The fear that AI hiring tools will compound bias is legitimate — there are well-publicized cases where they did. But that's not a property of AI; it's a property of bad training data and lazy product design. Done right, AI screening reduces bias compared to human-only review.
Three things have to be true for that to work: the model has to be blind to protected attributes, the system has to surface explanations for every decision, and the team has to run quarterly adverse-impact audits. Skip any one and you're back to human-or-worse.
Most modern AI hiring platforms support a 'blind mode' that strips name, photo, age, gender and location from the screening view. Enable it. Pass-through bias from those features is the single biggest failure mode for AI hiring.

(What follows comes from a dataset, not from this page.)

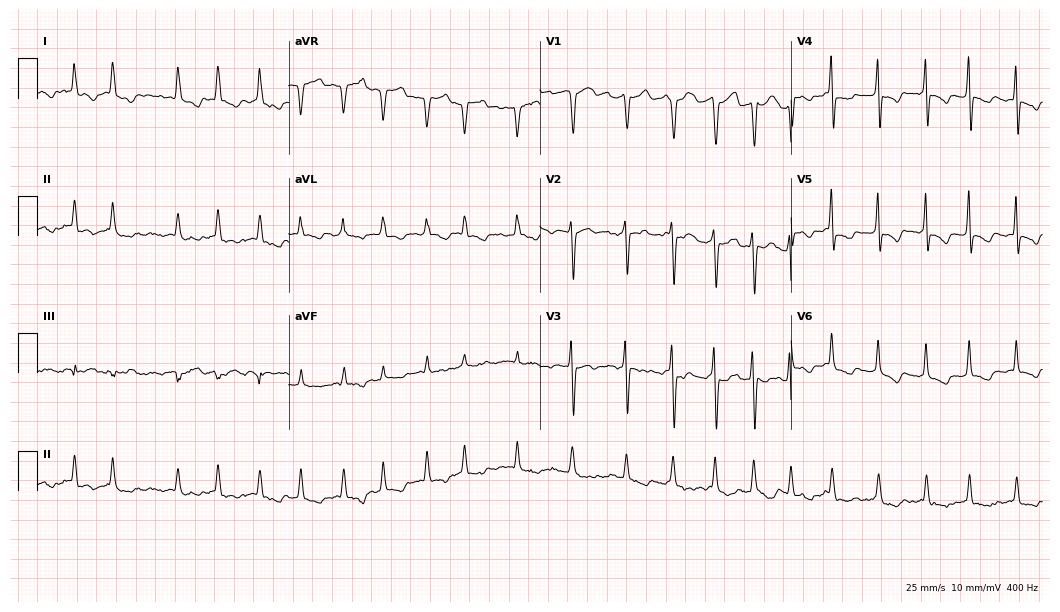
12-lead ECG (10.2-second recording at 400 Hz) from a 67-year-old female patient. Findings include atrial fibrillation.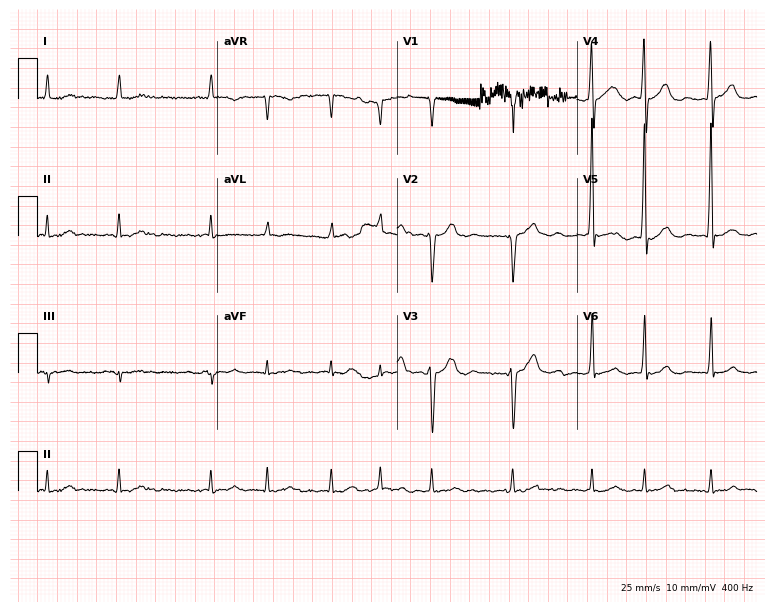
Resting 12-lead electrocardiogram. Patient: a 78-year-old man. The tracing shows atrial fibrillation.

Predictably, recruiters often resist — they're used to seeing names. Push through. The data is overwhelming: blind screening surfaces 25–40% more candidates from underrepresented groups without lowering hire quality.
EEOC's 4/5ths rule is the regulatory floor: a protected group's pass rate shouldn't drop below 80% of the highest-passing group's rate. HRBlade auto-runs this analysis on every requisition; if you're using a different platform, do the math manually with R or Python and a downloaded CSV.
When you find adverse impact, the answer isn't to lower the bar — it's to understand which features drove the disparity. Modern AI tooling provides per-decision explainability (GDPR Article 22 requires it). Drop biased features, retrain, audit again.